2. The method for monitoring a license plate recognition rate of claim 1, further comprising:

acquiring position information of a new image; and

updating the score by using the position information of the new image.

3. The method for monitoring a license plate recognition rate of claim 2,

wherein the score is calculated by using a plurality of position information recently acquired as many as a preset number.

4. The method for monitoring a license plate recognition rate of claim 1,

wherein the score is calculated based on at least one of the degree of dispersion, density, and size and slope of the license plate areas.

5. The method for monitoring a license plate recognition rate of claim 1, further comprising:

taking the plurality of images including the license plate areas;

extracting the license plate area from each of the plurality of images; and

recognizing a vehicle license plate number from the extracted license plate area,

wherein the plurality of position information indicating the positions of the license plate areas is generated in the process of extracting the license plate areas from the plurality of images.

6. A server for monitoring a license plate recognition rate, comprising:

at least one processor connected to a photographing device; and

a memory operatively connected to the at least one processor,

wherein the memory includes instructions that, when executed, causes the at least one processor:

to acquire a plurality of position information indicating positions of license plate areas in a plurality of images;

to calculate a score indicating the degree of distribution of the license plate areas in the entire area of the image by using the acquired plurality of position information; and

to generate a notification indicating that the license plate recognition rate is lower than a reference level when the score is higher than a threshold value.

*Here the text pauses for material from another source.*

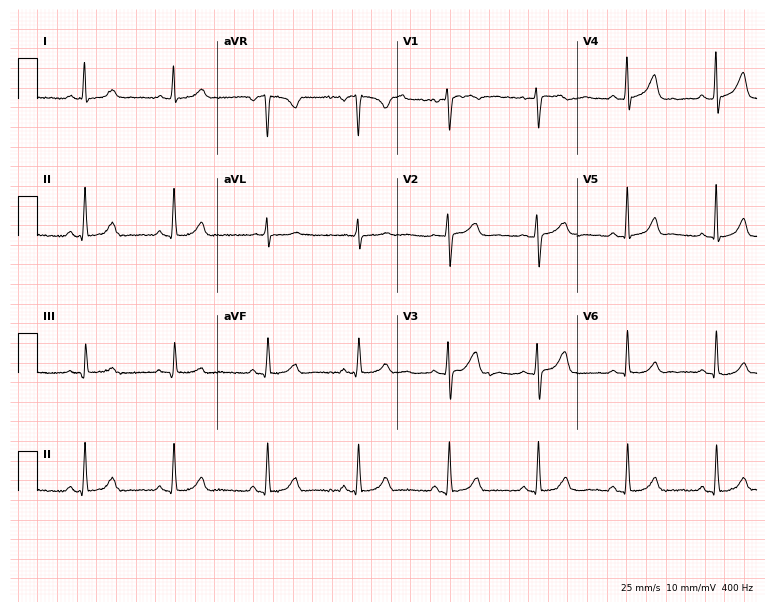
Resting 12-lead electrocardiogram (7.3-second recording at 400 Hz). Patient: a female, 38 years old. Read as a normal ECG.

7. A computer program stored in a computer-readable recording medium for monitoring a license plate recognition rate, comprising:

one or more computer-executable instructions that, when executed by a computing device, cause the computing device to perform:

acquiring a plurality of position information indicating positions of license plate areas in a plurality of images;

calculating a score indicating the degree of distribution of the license plate areas in the entire area of the image by using the acquired plurality of position information; and

transmitting a notification indicating that the score is higher than a threshold value when the score is higher than the threshold value.